Assim se desliza, quase sem percebermos, de uma lógica da saída ou do desmonte do euro, para uma lógica de reorganização da economia. É deslizamento inevitável, e tem um  grande precedente histórico: o "Programme du Conseil National de la Résistance" [Programa do Conselho Nacional da Resistência], CNR, durante a 2ª Guerra Mundial. A Resistência não tinha o único objetivo de expulsar da França o exército alemão. A Resistência tinha plena consciência de que seria preciso reconstruir o país, e que essa reconstrução não poderia levar de volta ao país que tivéramos em 1939. E aí estamos nós, hoje. 

A ideia da Frentes de Libertação Nacional é, sem dúvida, ideia muito poderosa, tanto na França como na Itália.

Le Figaro: O fracasso da esquerda dita radical abre a porta aos extremismos?

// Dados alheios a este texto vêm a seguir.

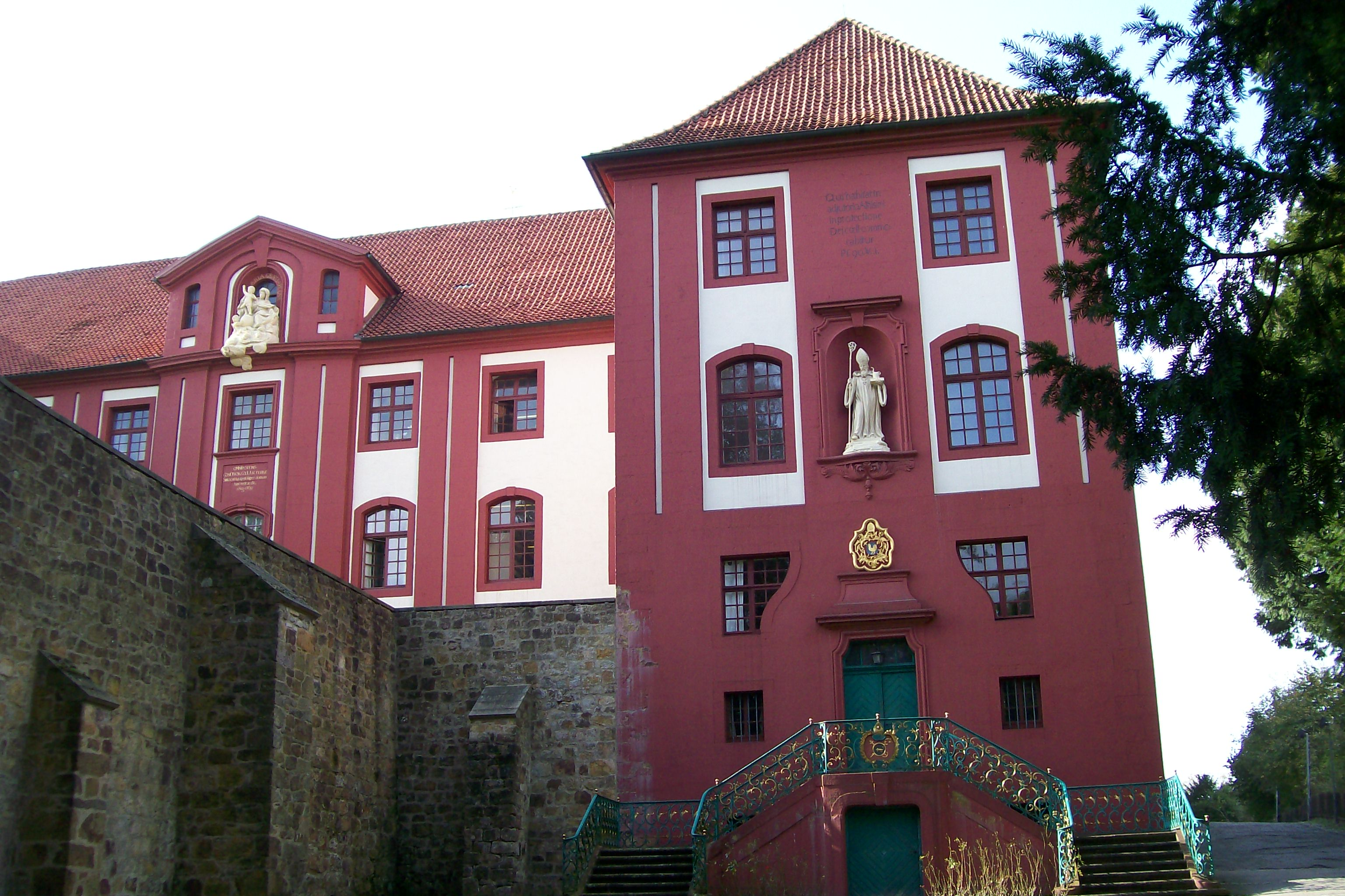 Schloss und Benediktinerabtei Iburg in Bad Iburg, Schlaunscher Klostertrakt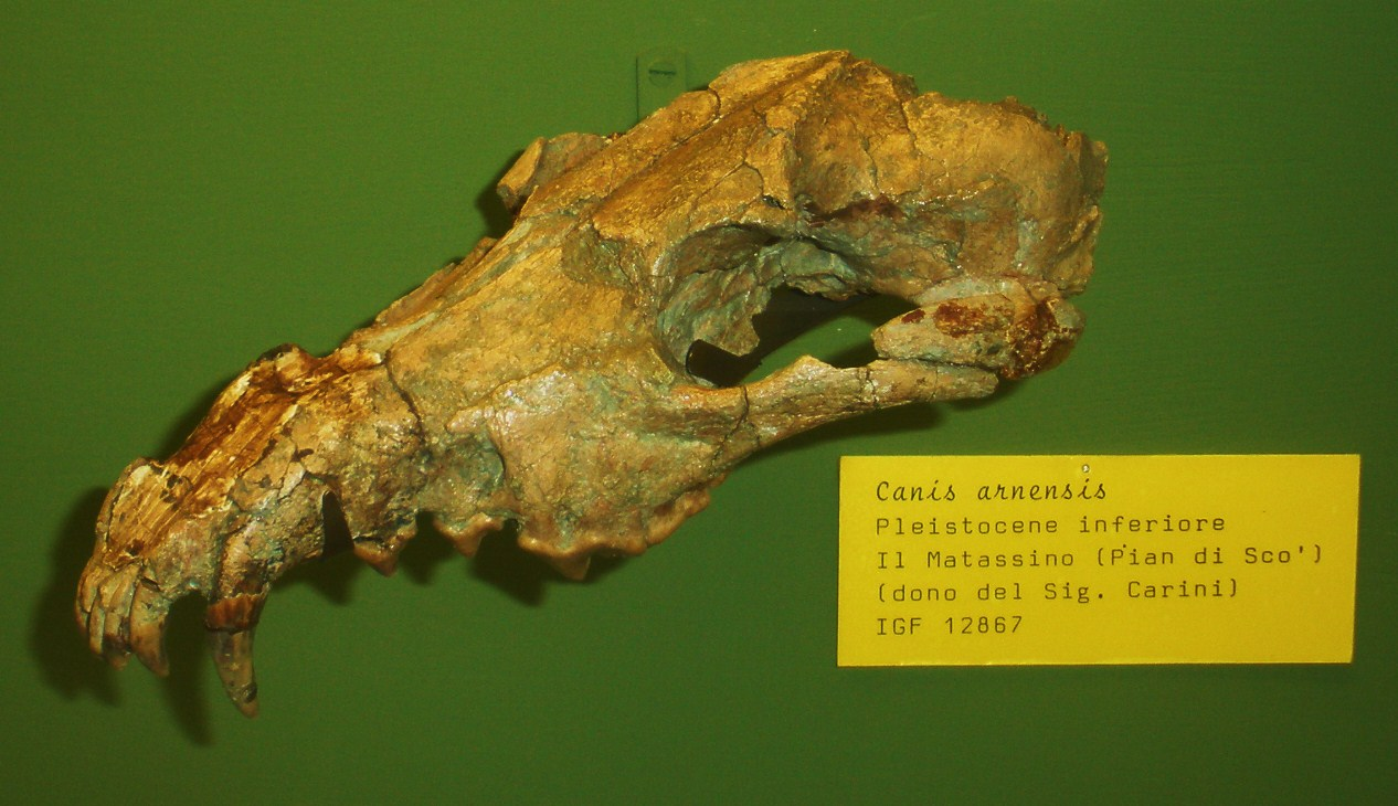 Fossil of Canis arnensis, an extinct mammal - Took the picture at Museo di Paleontologia di Firenze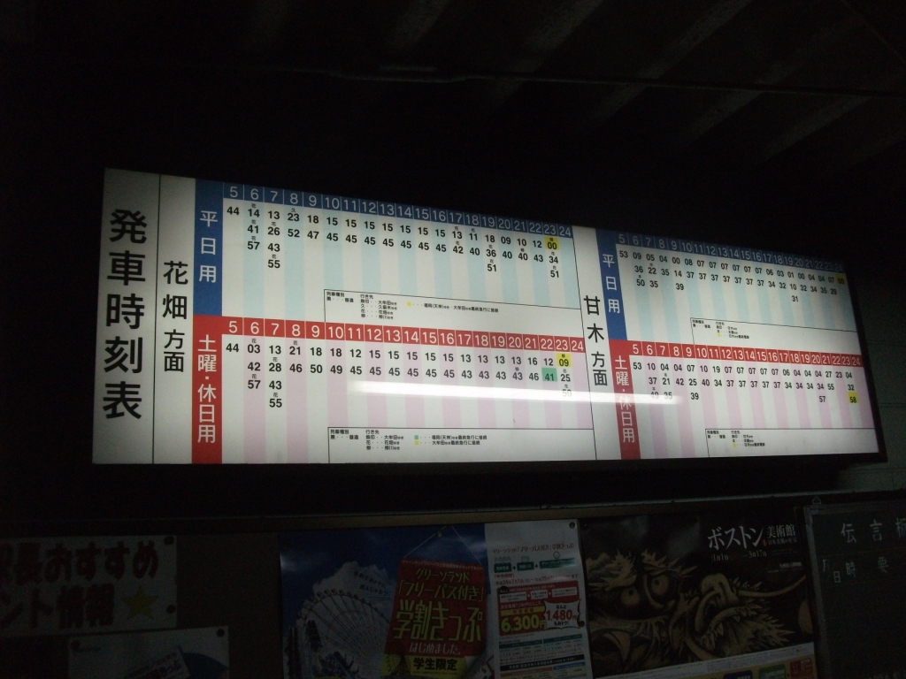 西鉄甘木線大城駅ホーム掲示の時刻表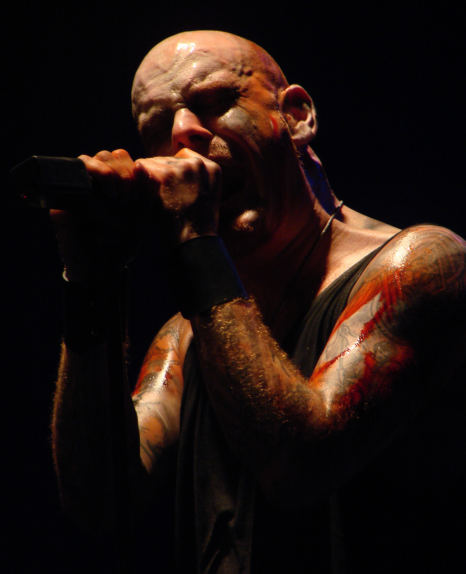 Primordial en concert à la Locomotive, à Paris, pendant le Heidenfest Tour 2008.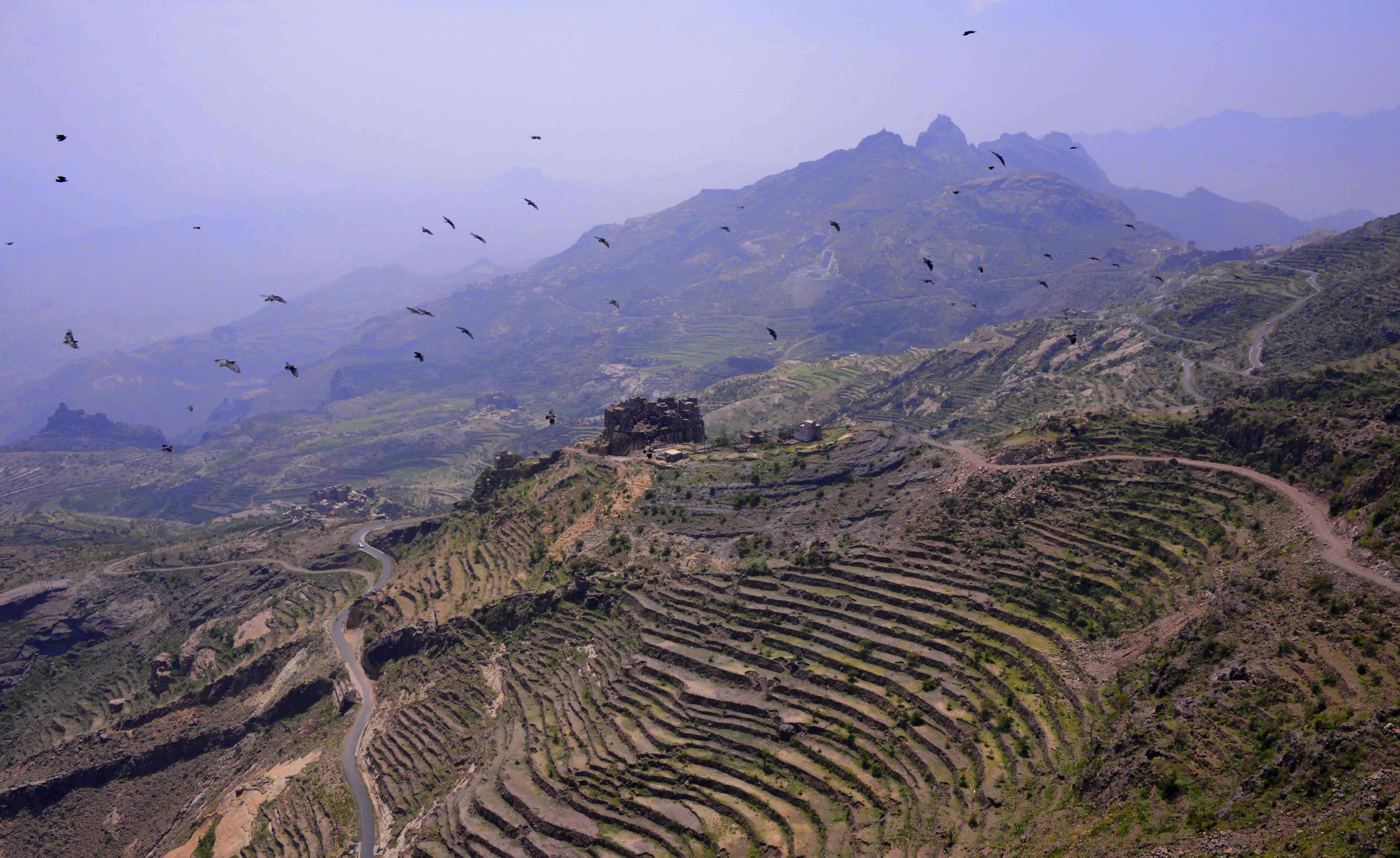 Haraz Mountains, Yemen

Jacques Sapir: Absolutamente não houve fracasso algum de nenhuma esquerda dita radical. O que se viu e vê-se na Grécia é, de fato, um esclarecimento, uma clareada na situação. Mas se a esquerda radical não conseguir superar seus preconceitos e reticências, muito dos quais podem ser perfeitamente justificáveis, em relação aos movimentos soberanistas, se a aliança das "Frentes de Libertação Nacional" de que Fassina fala em seu apelo, fracassa, nesse caso, sim, há grande risco de os eleitores, em diferentes países joguem-se nos braços de movimentos extremistas. Por isso, e insisto nesse ponto, é preciso deixar de lado o sectarismo, os 'tribunais de opinião' e os xingamentos de vestiário.

Le Figaro: Yanis Varoufakis vai encontrar Arnaud Montebourg nesse fim de semana. Show midiático ou início de uma aliança promissora?

Jacques Sapir: Com certeza, as duas coisas! Com Arnaud Montebourg e Yanis Varoufakis, o espetáculo é garantido. Mas isso, que é da lógica das coisas, não é necessariamente um obstáculo. Erro grave seria, isso sim, ver aí apenas um show. De fato, o contexto desse encontro é muito real. Trata-se de associar segmentos das forças socialistas, a essa aliança que está em vias de tomar forma. 

Desse ponto de vista, é importante que Arnaud Montebourg esclareça logo, bem rapidamente, a sua posição quanto ao euro, porque, entre essa aliança antieuro e as forças sociais-liberais rapidamente já não haverá mais lugares. *****

* Jacques Sapir dirige o grupo de pesquisa Irses na FMSH, e co-organiza, com o Institut de prévision de l'économie nationale (IPEN-ASR) o seminário franco-russo sobre problemas financeiros e monetários do desenvolvimento da Rússia. Publica regularmente em seu blog, RussEurope.

[1] Fassina S., "For an alliance of national liberation fronts", artigo publicado no Blog de Yanis Varoufakis por Stefano Fassina, membro do Parlamento, 27/7/2015.
[2] É expressão de Stefano Fassina traduzida do inglês, do artigo Fassina S., "For an alliance of national liberation fronts".